Portada de 'Newsweek' con el título 'Sal de la carretera, Barack' y el subtítulo '¿Por qué necesitamos un nuevo presidente?'.

No hay mejor ejemplo de esa polarización, en las antípodas de las políticas bipartidistas que precisa Estados Unidos, que la sorprendente portada del 27 de agosto dedicada por el semanario liberal Newsweek a un trabajo del historiador del claustro de Harvard Niall Ferguson, ejercicio sorprendente de provocación periodística titulado Sal de la carretera, Barack y subtitulado de forma no menos contundente ¿Por qué necesitamos un nuevo presidente? Ante la sorpresa y, por qué no, la indignación de los estrategas demócratas, Newsweek puso cuatro páginas a disposición del autor de un libro con un título tan expresivo como Civilization: The West and the Rest (Civlización: Occidente y el resto) para que denostara los cuatro años de Obama con una afirmación contundente: “El presidente rompió sus promesas y el sendero de Romney-Ryan hacia la prosperidad es nuestra única esperanza”.

¿Dónde reside, según Ferguson, el desastre perpetrado por el presidente? En la administración de las cuentas públicas, lo cual incluye la reforma sanitaria, que causa alarma en la clase media. “El fallo de liderazgo en política económica y fiscal –escribe Ferguson– durante los pasados cuatro años ha tenido consecuencias geopolíticas. El Banco Mundial espera que el crecimiento sea apenas del 2% en el 2012. China crecerá cuatro veces más; la India, tres veces más deprisa.
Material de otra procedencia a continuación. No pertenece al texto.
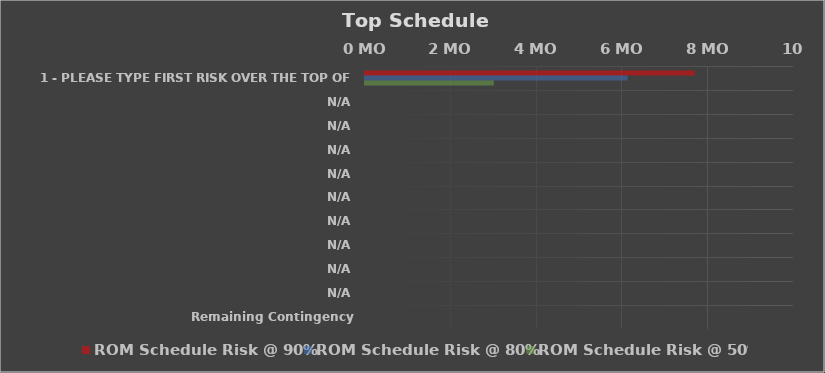
| Category | ROM Schedule Risk @ 90% | ROM Schedule Risk @ 80% | ROM Schedule Risk @ 50% |
|---|---|---|---|
| 1 - PLEASE TYPE FIRST RISK OVER THE TOP OF THIS ONE | 7.68 | 6.12 | 3 |
| N/A | 0 | 0 | 0 |
| N/A | 0 | 0 | 0 |
| N/A | 0 | 0 | 0 |
| N/A | 0 | 0 | 0 |
| N/A | 0 | 0 | 0 |
| N/A | 0 | 0 | 0 |
| N/A | 0 | 0 | 0 |
| N/A | 0 | 0 | 0 |
| N/A | 0 | 0 | 0 |
| Remaining Contingency | 0 | 0 | 0 |

Para el 2017, el Fondo Monetario Internacional predice que el PIB de China sobrepasará el de Estados Unidos”. La narración de Ferguson de los problemas económicos llega a un puerto impensable en las páginas de una publicación liberal: “Conozco, me gusta y admiro a Paul Ryan [el candidato republicano a la vicepresidencia]. Para mí, lo que tiene a su favor es simple: es el único de un puñado de políticos en Washington que es auténticamente sincero acerca de la rectificación de la crisis fiscal del país”. Y enseguida recurre al gran temor que alienta en las filas conservadores, la europeización de los males de Estados Unidos, “con un crecimiento bajo, desempleo alto, una deuda incluso mayor y una real decadencia geopolítica”. Conclusión final acerca de qué está en juego el 6 de noviembre: “Es una elección entre les États Units y la república del Himno de Batalla [canción patriótica del siglo XIX]”.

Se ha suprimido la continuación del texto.